***** Data extracts *****

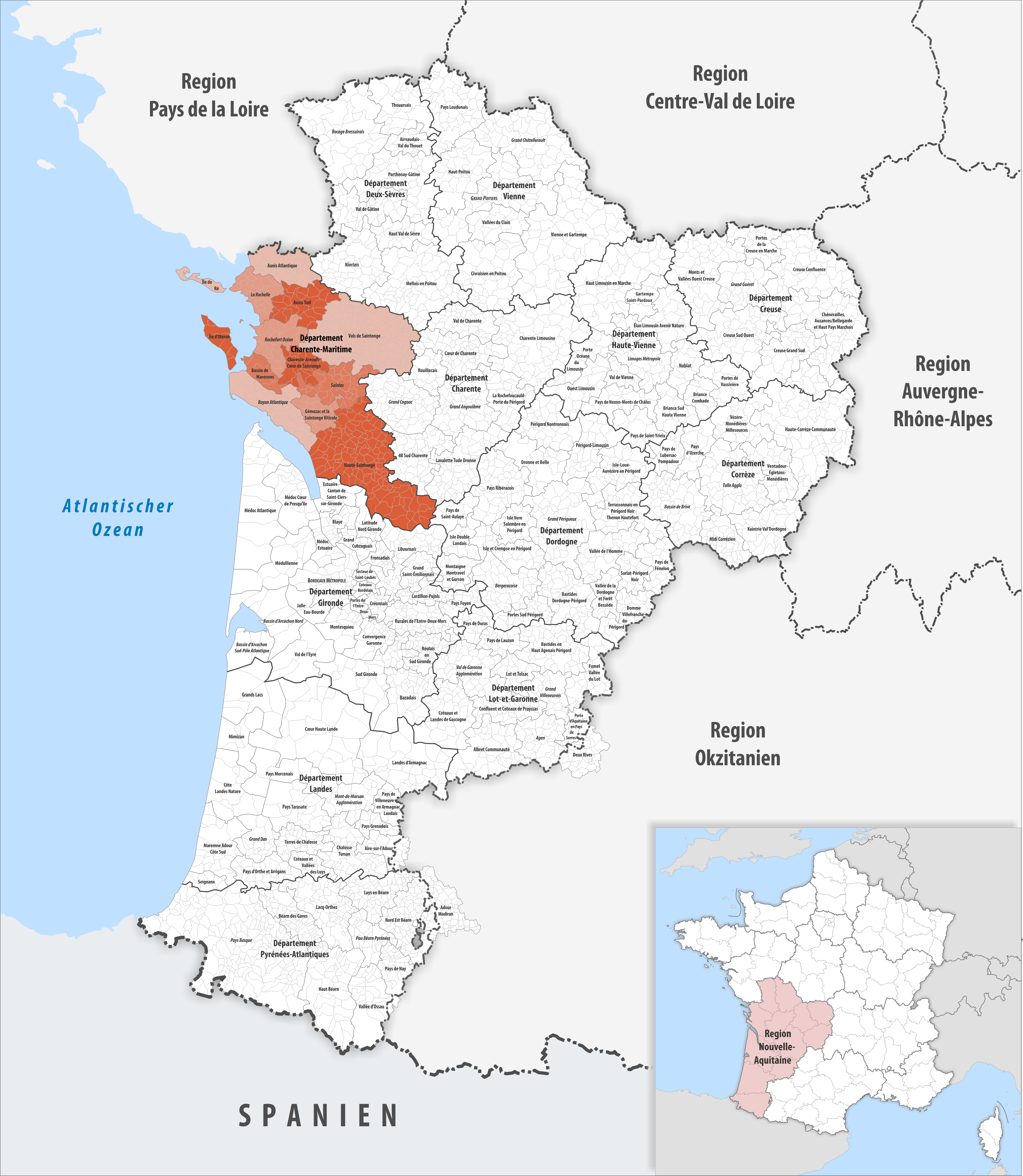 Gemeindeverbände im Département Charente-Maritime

*****
***** Data extracts *****

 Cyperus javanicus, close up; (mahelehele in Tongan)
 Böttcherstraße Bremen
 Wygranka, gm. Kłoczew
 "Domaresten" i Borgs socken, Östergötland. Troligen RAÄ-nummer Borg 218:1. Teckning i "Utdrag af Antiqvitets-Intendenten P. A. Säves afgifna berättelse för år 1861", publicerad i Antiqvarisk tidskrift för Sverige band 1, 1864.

*****

_What you need to do_: Using the entries above, give back exactly the line containing "Böttcherstraße Bremen", the line containing "band 1, 1864.", and every line between them, and nothing else.

_Task solution_:
 Böttcherstraße Bremen
 Wygranka, gm. Kłoczew
 "Domaresten" i Borgs socken, Östergötland. Troligen RAÄ-nummer Borg 218:1. Teckning i "Utdrag af Antiqvitets-Intendenten P. A. Säves afgifna berättelse för år 1861", publicerad i Antiqvarisk tidskrift för Sverige band 1, 1864.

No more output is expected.